┌─ Records
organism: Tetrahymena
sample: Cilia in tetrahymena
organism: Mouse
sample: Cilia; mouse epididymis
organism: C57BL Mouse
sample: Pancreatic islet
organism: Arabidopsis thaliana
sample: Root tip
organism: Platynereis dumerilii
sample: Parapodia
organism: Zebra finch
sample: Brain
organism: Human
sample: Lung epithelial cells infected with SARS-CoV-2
└─
┌─ Records
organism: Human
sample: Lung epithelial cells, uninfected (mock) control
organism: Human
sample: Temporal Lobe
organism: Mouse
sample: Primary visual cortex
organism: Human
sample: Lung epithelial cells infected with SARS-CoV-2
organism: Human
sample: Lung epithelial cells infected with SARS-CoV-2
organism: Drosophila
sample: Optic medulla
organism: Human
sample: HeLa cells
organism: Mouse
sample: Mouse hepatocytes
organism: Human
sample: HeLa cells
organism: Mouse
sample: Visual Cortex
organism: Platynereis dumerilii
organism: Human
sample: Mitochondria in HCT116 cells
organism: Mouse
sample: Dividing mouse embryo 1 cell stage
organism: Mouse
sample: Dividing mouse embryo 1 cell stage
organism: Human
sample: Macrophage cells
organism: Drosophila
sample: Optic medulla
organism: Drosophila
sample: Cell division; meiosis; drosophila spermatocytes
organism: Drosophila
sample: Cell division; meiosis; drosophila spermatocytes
└─
> [What this task involves]:
I'd like the lines above from the one with "organism: Tetrahymena" up to and including the one with "sample: Brain" copied exactly, with no other lines.

> [Response to this exercise]:
organism: Tetrahymena
sample: Cilia in tetrahymena
organism: Mouse
sample: Cilia; mouse epididymis
organism: C57BL Mouse
sample: Pancreatic islet
organism: Arabidopsis thaliana
sample: Root tip
organism: Platynereis dumerilii
sample: Parapodia
organism: Zebra finch
sample: Brain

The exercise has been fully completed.